Aerial view of a city area with a highlighted zone, sports fields, buildings, roads, and dense housing.

 

 

Question 4.       The RFP primarily mentions the HPSA application as opposed to MUA/P. Were you also wanting to consider requesting MUA or MUP status? I ask because the Look-Alike Initial Designation Application requires that “You serve in whole or part a Medically Underserved Area or Population (MUA/P)” but based on the map of your service area, it looks like there is currently no MUA/P in your service area. If you were thinking that your service area would expand to incorporate existing MUAs, that would be helpful to know.

                                 Our service area is limited by our district boundaries, and an initial analysis would have to be conducted to ensure that our area qualifies. However, Golden Valley Health Centers has an FQHC less than one mile away and in the same town.

 

Question 5.       Regarding Task #1, the 3rd bullet point notes “Prepare and submit a complete HPSA application through the HRSA portal.” As I understand it, the California Primary Care Office would actually submit the application to HRSA. If I have misunderstood or the CA PCO told you otherwise, please let me know.

                           I believe you may be correct, and if the application submission is other than as stated in the 3rd bullet point, the task would be updated.

 

Question 5.       For Task #2’s 2nd bullet (Evaluate the feasibility, benefits, and risks of FQHC conversion), can I assume that you would like a robust financial analysis as part of understanding the benefits or do you already have a good understanding of the financial impact? We have great financial consultants who can do that work, so I’m just seeking direction to help understand the depth of the work on our end.

                           We have a clear understanding of our RHC financials and significant financial history. It would be an analysis on what converting from RHC to FQHC would impact (i.e., lost funding sources, gained funding sources).

 

Question 7.       Regarding project timeline, because the process to become an FQHC would depend upon successful designation of MUA/P status, it could make sense to include a decision point in the timeline that may include a pause in work. As such, we would plan to provide cost estimates distinctly to that point. It can take several months to hear back from HRSA, but if you would like the consultant to move forward with an FQHC preparation work and assume success with the MUA designation, please let me know.

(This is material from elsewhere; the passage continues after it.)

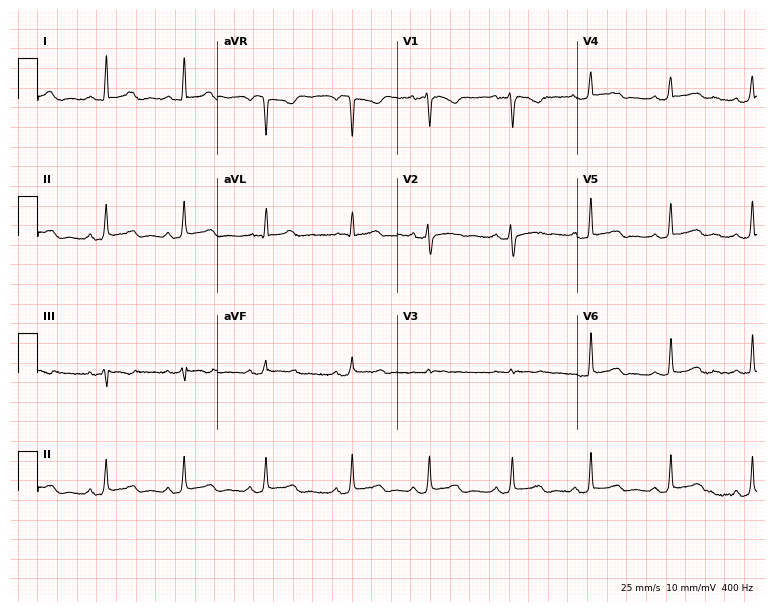
ECG (7.3-second recording at 400 Hz) — a 45-year-old female patient. Labelled as a normal ECG.

                          I believe the most effective approach to this is to break the MUA/P and FQHC application preparation work into two segments with separate costs. The final contract negotiations can address the timing and totality of the scope of work.

 

Question 8.       Similarly, during the part of the project that analyzes and plans for DPH to meet FQHC requirements, there may be a significant lag time to complete a Look-Alike application because you can only submit that application once your organization already meets all FQHC requirements. Not yet knowing your organization, we can put a range of times in our RFP response. If you prefer another approach, again please let me know.

                            That would be acceptable.